О чем поговорить? Конечно, как всегда, и о живописи. В первый раз увидел тогда Тургенев картины Верещагина и был поражен их «оригинальностью, правдивостью и силой», о чем немедленно и рассказал в письме. А еще следовало поговорить о важном деле — о помощи Миклухо-Маклаю. Подвижническая его жизнь потрясла Тургенева, постоянные нужды и трудности естествоиспытателя волновали, вызывали желание прийти на помощь. К кому можно за ней обратиться? Конечно же, к Третьякову. Многие не захотели ответить на этот призыв. Павел Михайлович отказать не должен. И вот Тургенев пишет ему о Маклае: «Он еще не скоро думает возвратиться и находится в стеснительном положении… Деньги, которые ему предлагает Географическое об-во, он не решается принять, так как ему приходилось бы тогда подчиниться программе Общества, а он прежде всего — и в интересах науки — желает сохранить свою независимость». И вот приятелю Маклая, князю А. А. Мещерскому, пришла мысль найти какое-нибудь лицо, согласившееся бы дать ссуду на пять лет без процентов. Он, Тургенев, поддержал князя и готов вместе с ним поручиться за верность платежа. «Кн. Мещерский обратился через мое посредничество к К. Т. Солдатенкову. Но мы получили отказ, — пишет Иван Сергеевич, и дальше: — …Вы уже доказали фактами свою готовность служить искусству и науке, и, может быть, Вы найдете предложение кн. Мещерского не невозможным: Вы один или сообща с кем-нибудь другим. Прошу покорно Вашего извинения в том, что затрудняю Вас последним запросом: люди стучат только в ту дверь, которая легко и охотно отворяется».
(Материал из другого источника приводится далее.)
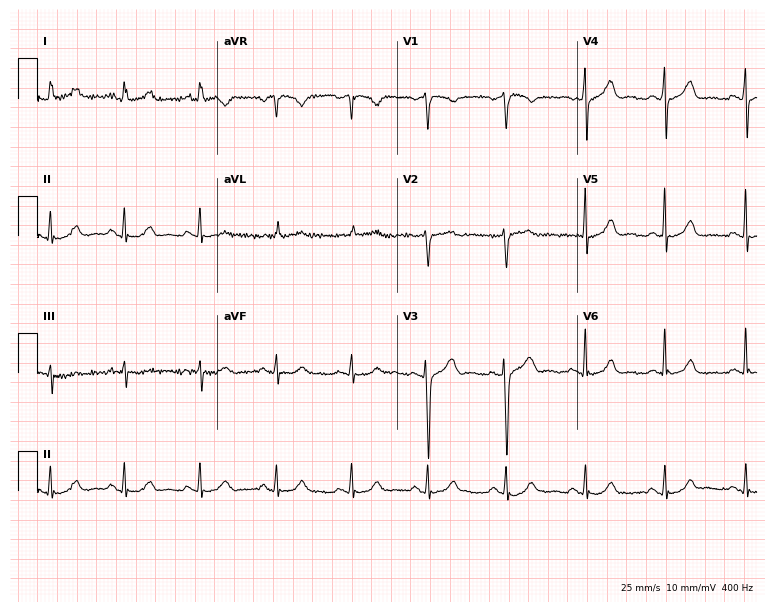
12-lead ECG (7.3-second recording at 400 Hz) from a 52-year-old female. Labelled as a normal ECG.

Павел Михайлович задумчиво смотрел на письмо — двойной в клеточку листок из обычной гимназической тетради. Тургенев писал уже из Спасского-Лутовинова в воскресенье, сразу по приезде. Третьяков вспомнил рассказы Ивана Сергеевича о Миклухе, перебрал в памяти читаные редкие газетные заметки и еще раз подумал о большой жертве, приносимой путешественником во имя родины и науки. Не откладывая, взял перо и ответил согласием дать ссуду совместно с кем-нибудь, предложив «в напарники» А. В. Станкевича. Тургенев тоже не задержался с письмом, ведь дело не ждет. 15 июня с радостью написал Третьякову: «Я никогда не сомневался в Вашей готовности споспешествовать всякому благому делу — и какой бы ни был результат теперешних хлопот, мое уважение к Вам может только возрасти. Проезжая через Москву, я непременно постараюсь Вас увидать, а до тех пор примите уверение в дружеском чувстве».
Третьяков и Тургенев с нетерпением ждут ответа Станкевича на отправленные ими письма, а письма ищут адресата, забравшегося в мало, видно, известное почте селение Новый Курлак Бобровского уезда. Тургенев уже уезжает в Париж, когда Третьяков получает долгожданное, но не оправдывающее надежд письмо Станкевича: «М. Маклай, по поводу которого Вы писали мне, человек действительно замечательный, и нет сомнения, что труды его имеют важное значение… К сожалению, я в настоящее время решительно не могу быть полезным М. Маклаю. В наших местах нынешний год очень тяжелый… Мои кредиторы вместо уплат присылают только просьбы и извинительные письма… Не могу не пожалеть, что обстоятельства мешают мне дать Вам такой ответ, какого бы я сам желал».
Обстоятельства часто сдерживают людей. Да и нет этим людям особого дела до какого-то далекого Маклая и его науки. Своих забот хватает, и нельзя их винить. Но волнуется друг путешественника князь Мещерский, волнуется Иван Сергеевич Тургенев. Изыскав первую же возможность оказать помощь Маклаю, под самый Новый год, 25 декабря 1876 года, он посылает Павлу Михайловичу письмо: «Вы… не отказали мне, как сделали другие — но напротив обещали мне ссудить часть суммы… если бы только нашлось лицо, которое… пожелало бы участвовать. Тогда я не отыскал подобного лица; я не нашел его и ныне, но… в последнее время… я сам могу располагать двумя тысячами рублей, которыми я и ссужаю Миклуху-Маклая в течение января… Не скрываю от себя, что времена теперь трудные и притязаний на Вашу благотворительность со всех сторон должно являться многое множество, но ведь на щедрость — как на милость, образца нет, к тому же я Вас знаю как хорошего человека и хорошего русского, а тут и тому и другому есть, что сделать».